Returns a dict with keys:

  • period_boundaries — echo of input boundaries
  • cohorts — list of {cohort, n_total, n_events, periods} where each period is {n_at_risk, n_events, n_censored, retention_rate, cumulative_retention}
  • overall — same structure, all cohorts combined

nextstat.churn_compare(times, events, groups, *, conf_level=0.95, correction="benjamini_hochberg", alpha=0.05) -> dict

Pairwise segment comparison with log-rank tests, hazard ratio proxies, and multiple comparisons correction.

Arguments:

  • correction"benjamini_hochberg" (alias "bh") or "bonferroni".

Returns a dict with keys:

  • overall_chi_squared, overall_p_value, overall_df, alpha, n, n_events, correction_method
  • segments — list of {group, n, n_events, median, observed, expected}
  • pairwise — list of {group_a, group_b, chi_squared, p_value, p_adjusted, hazard_ratio_proxy, median_diff, significant}

nextstat.churn_uplift_survival(times, events, treated, *, covariates=[], horizon=12.0, eval_horizons=[3,6,12,24], trim=0.01) -> dict

Survival-native causal uplift: RMST, IPW-weighted Kaplan-Meier, and ΔS(t) at specified horizons.

Returns a dict with keys:

  • rmst_treated, rmst_control, delta_rmst, horizon, ipw_applied
  • arms — list of {arm, n, n_events, rmst, median}
  • survival_diffs — list of {horizon, survival_treated, survival_control, delta_survival}
  • overlap{n_total, n_after_trim, n_trimmed, mean_propensity, min_propensity, max_propensity, ess_treated, ess_control}

nextstat.churn_bootstrap_hr(times, events, covariates, names, *, n_bootstrap=1000, seed=42, conf_level=0.95, ci_method="percentile", n_jackknife=200) -> dict

Bootstrap hazard ratios via parallel Cox PH refitting.

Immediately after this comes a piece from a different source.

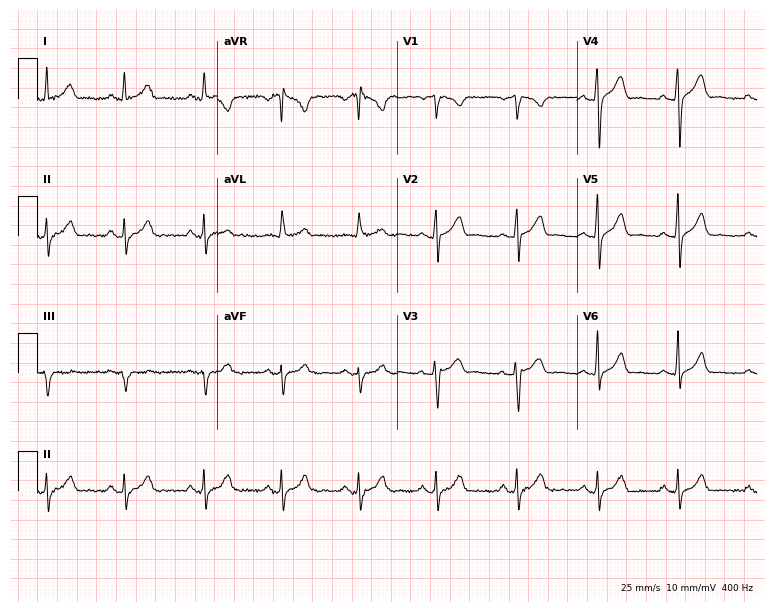
12-lead ECG from a 51-year-old male. Recorded interpretation: within normal limits.

  • ci_method: "percentile" (default) or "bca".
  • n_jackknife: number of leave-one-out fits for BCa acceleration (used when ci_method="bca").

Returns a dict with keys:

  • names, hr_point, hr_ci_lower, hr_ci_upper
  • n_bootstrap, n_jackknife_requested, n_jackknife_attempted, n_converged, elapsed_s
  • ci_method_requested, ci_method_effective
  • ci_diagnostics (per coefficient): requested_method, effective_method, z0, acceleration, alpha fields, counts, and fallback_reason.

nextstat.churn_ingest(times, events, *, groups=None, treated=None, covariates=[], covariate_names=[], observation_end=None) -> dict

Validate and ingest raw customer arrays into a clean churn dataset. Drops rows with invalid/missing times, applies observation-end censoring cap.

Returns a dict with keys: n, n_events, times, events, groups, treated, covariates, covariate_names, n_dropped, warnings.

CLI parity

The CLI mirrors the core workflows for HEP (fit/hypotest/scan/limits), time series, survival, and churn analysis. See docs/references/cli.md.